Other theories have also been put forth. In the late 1960s, Canadian astrophysicist Carlyle Beals suggested the arc could be the rim of an ancient impact structure, with the Belcher Islands representing the crater’s uplifted central peak. However, a field investigation in the 1970s turned up none of the usual evidence indicative of an impact, such as shocked quartz, radial fractures, melted rocks, or shatter cones.

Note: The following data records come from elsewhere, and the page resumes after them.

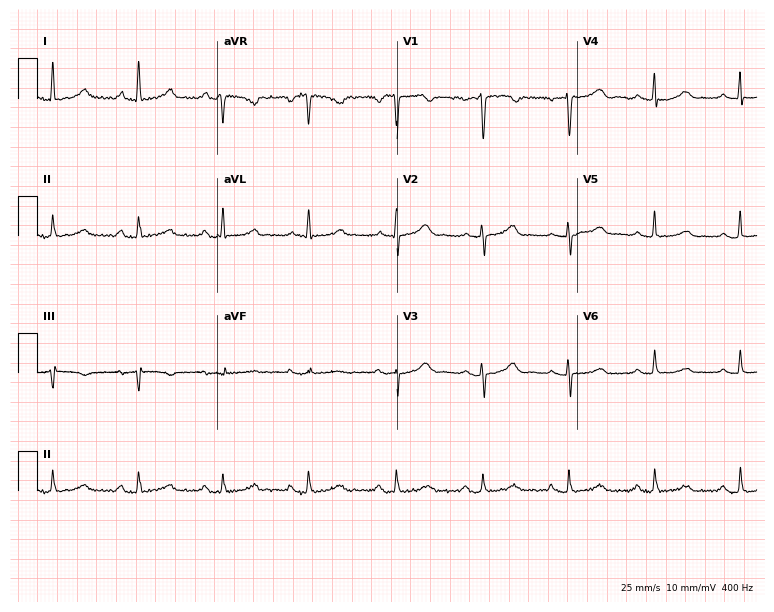
Resting 12-lead electrocardiogram. Patient: a female, 59 years old. None of these six findings is recorded: first-degree AV block, right bundle branch block (RBBB), left bundle branch block (LBBB), sinus bradycardia, atrial fibrillation (AF), sinus tachycardia. Only these six findings were labelled.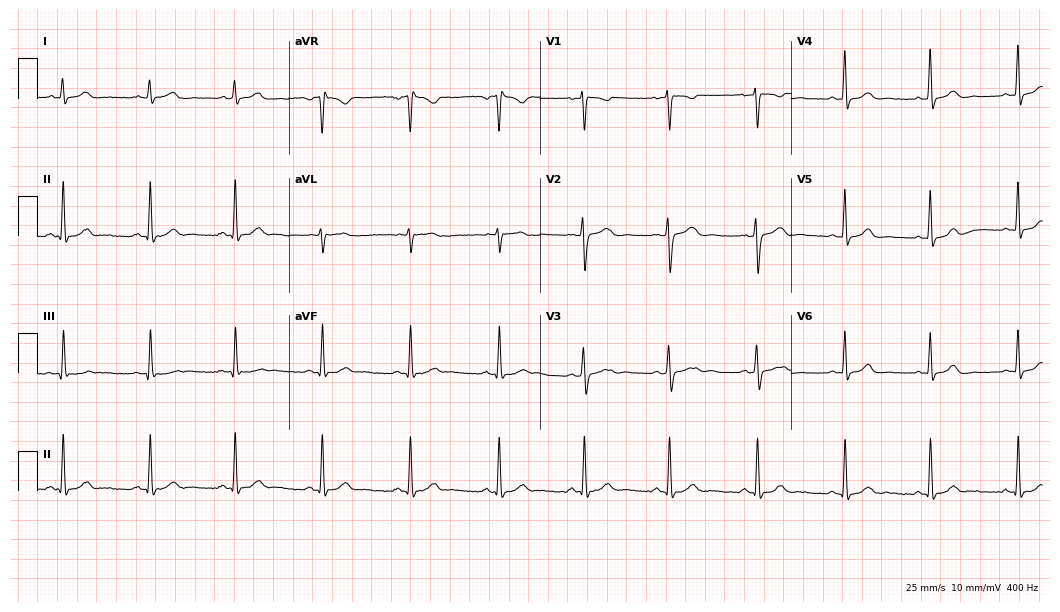
ECG (10.2-second recording at 400 Hz) — a 26-year-old female patient. Screened for six findings — first-degree AV block, right bundle branch block, left bundle branch block, sinus bradycardia, atrial fibrillation, sinus tachycardia — none is recorded.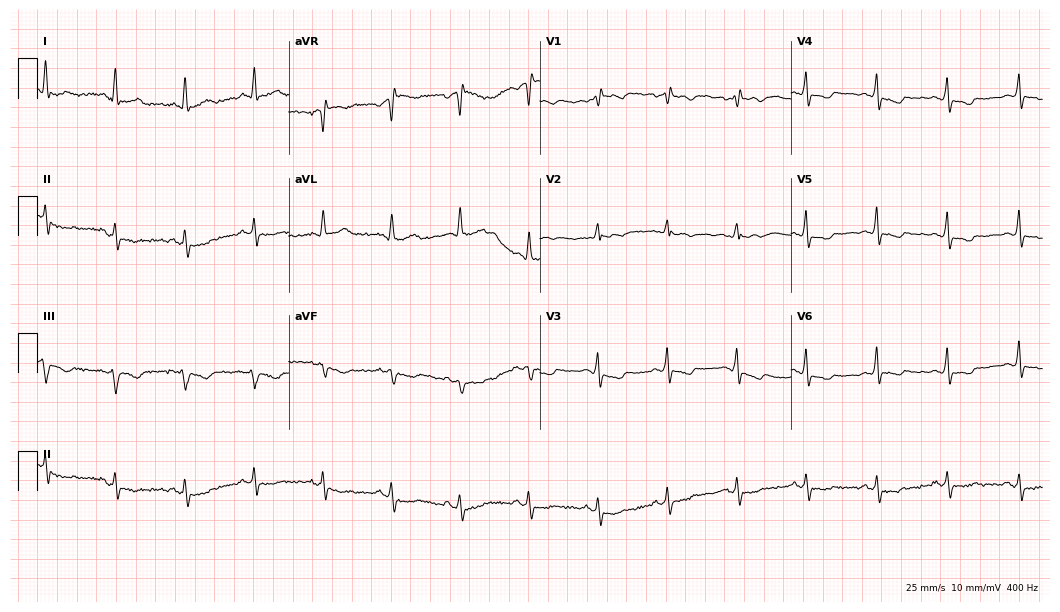
ECG (10.2-second recording at 400 Hz) — a 66-year-old woman. Screened for six findings — first-degree AV block, right bundle branch block (RBBB), left bundle branch block (LBBB), sinus bradycardia, atrial fibrillation (AF), sinus tachycardia — none is recorded.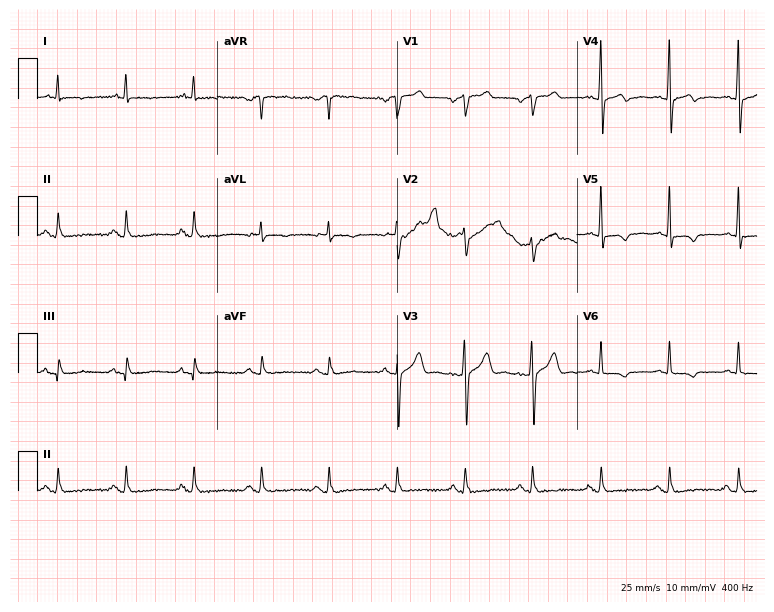
12-lead ECG from a 56-year-old male. Screened for six findings — first-degree AV block, right bundle branch block (RBBB), left bundle branch block (LBBB), sinus bradycardia, atrial fibrillation (AF), sinus tachycardia — none is recorded.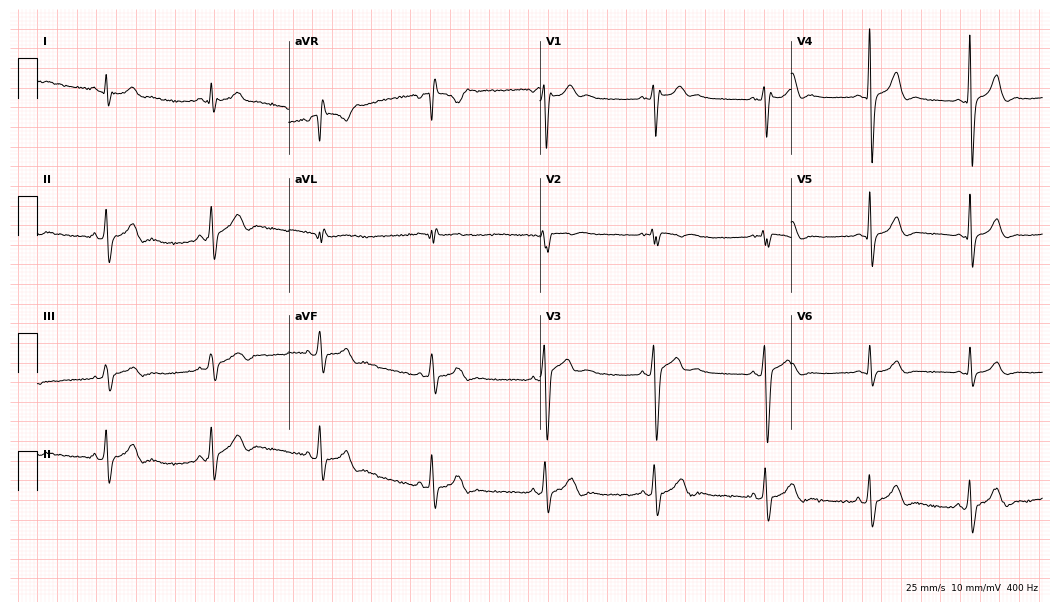
Resting 12-lead electrocardiogram (10.2-second recording at 400 Hz). Patient: an 18-year-old male. None of these six findings is recorded: first-degree AV block, right bundle branch block, left bundle branch block, sinus bradycardia, atrial fibrillation, sinus tachycardia.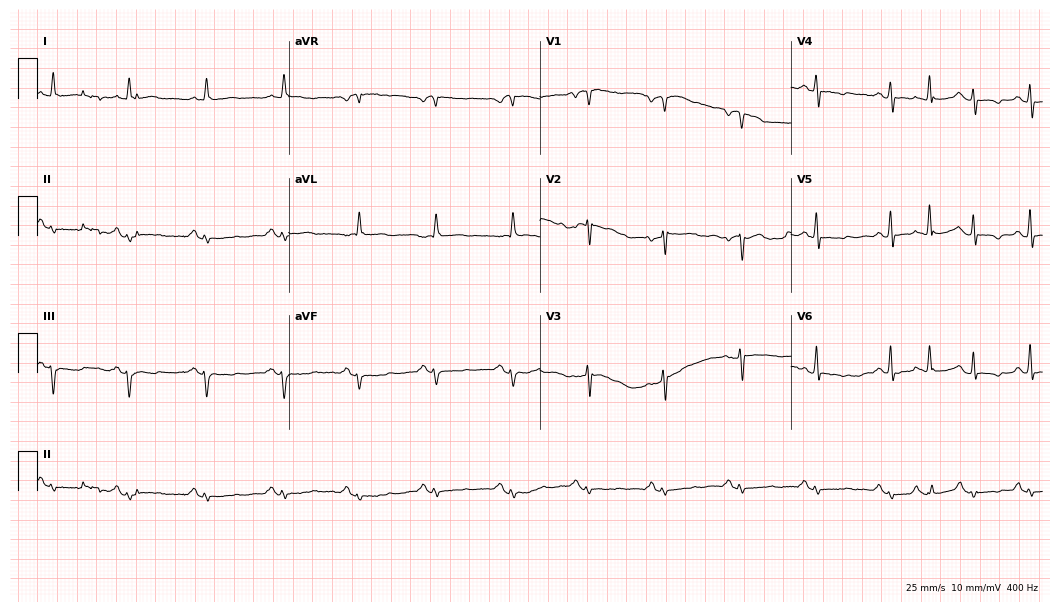
12-lead ECG from a woman, 73 years old (10.2-second recording at 400 Hz). No first-degree AV block, right bundle branch block, left bundle branch block, sinus bradycardia, atrial fibrillation or sinus tachycardia recorded for this tracing. Only these six findings were labelled.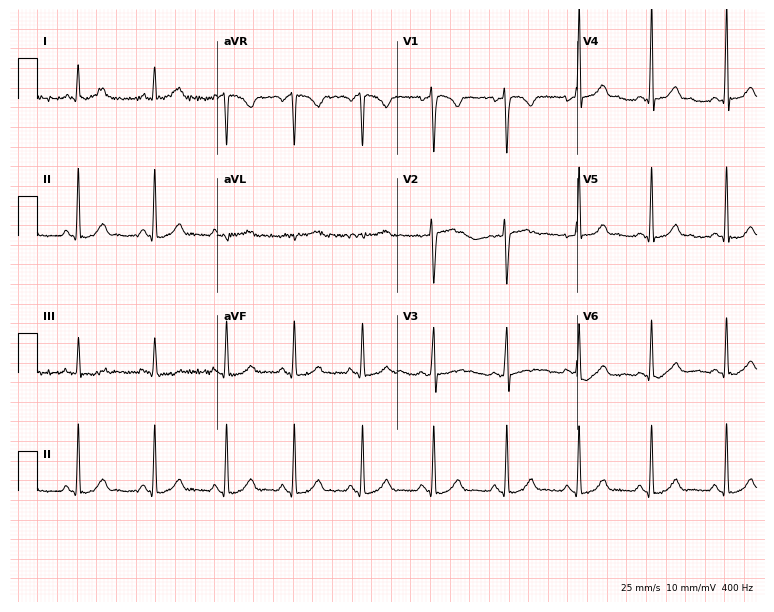
12-lead ECG from a 34-year-old woman (7.3-second recording at 400 Hz). Recorded interpretation: within normal limits.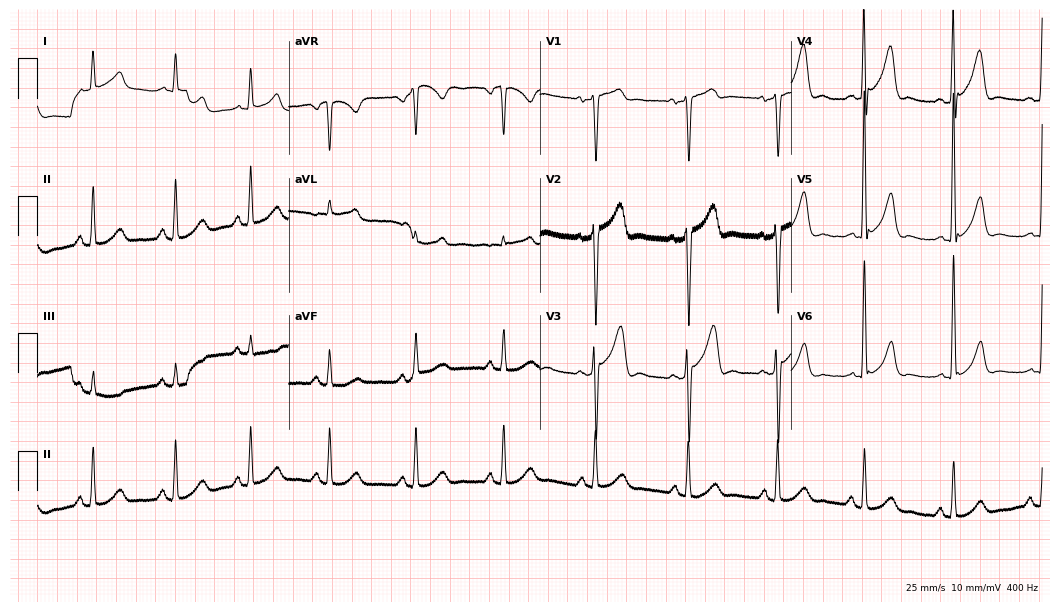
Resting 12-lead electrocardiogram. Patient: a male, 59 years old. None of these six findings is recorded: first-degree AV block, right bundle branch block, left bundle branch block, sinus bradycardia, atrial fibrillation, sinus tachycardia.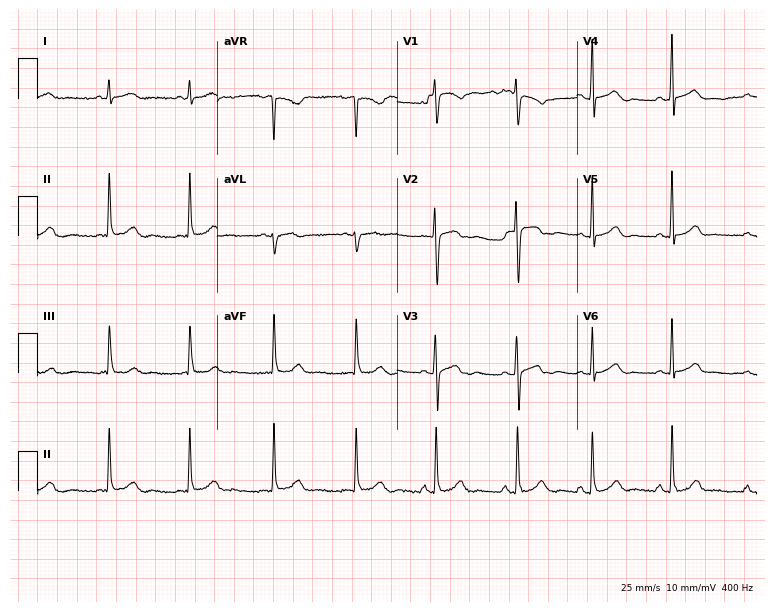
ECG (7.3-second recording at 400 Hz) — a woman, 22 years old. Screened for six findings — first-degree AV block, right bundle branch block, left bundle branch block, sinus bradycardia, atrial fibrillation, sinus tachycardia — none is recorded.

Around the same time, another researcher suggested the shoreline was a scar marking where a continent had pulled apart or rifted. A nearby tectonic plate with a somewhat curved edge suggests it may have once fit together with the arc like two puzzle pieces. The debate continues today. In the mid-2000s, a researcher says that the curving shoreline of Hudson Bay could be an ancient impact crater that has been so reworked by geologic processes that the evidence of impact has been obscured.

Geology

The Nastapoka arc largely consists of Archean age rocks of the Superior craton. Generally, these rocks consist of about 60% Archean granitic Plutons and granitic gneiss. The granitic rocks include typically foliated Granodiorites, quartz diorites, Granite, and their metamorphosed equivalents. Some other occurrences are layered gneisses, migmatites and hybrid rocks that often form easterly trending linear belts. About 20% of the Superior craton consists of metamorphosed Archean volcanic and sedimentary rocks. They occur as tightly folded, metamorphosed, elongated to irregular, structural basins known as greenstone belts. The most abundant volcanic rock is metamorphosed basalts that exhibit, pillow lava, indicative of underwater volcanic eruptions. The metamorphosed sedimentary strata consist largely of interbedded mud stones and sandstones, exhibiting sedimentary structures indicative of turbidites.

Nastapoka arc
Photo-en.wikipedia.org

Large triangular area surrounding Richmond Gulf, which includes a short segment of the Nastapoka arc, is underlain by about 1 kilometre of unreformed, feldspar-rich sandstone that is interbedded with minor beds of conglomerate and basaltic lava flows. These strata, which are known as the Richmond Gulf Group, rest Unconformably on Archean crystalline rocks of the Superior Craton. The graben, its faults, and the Richmond Gulf Group are unconformably overlain by the strata of the Nastapoka Group.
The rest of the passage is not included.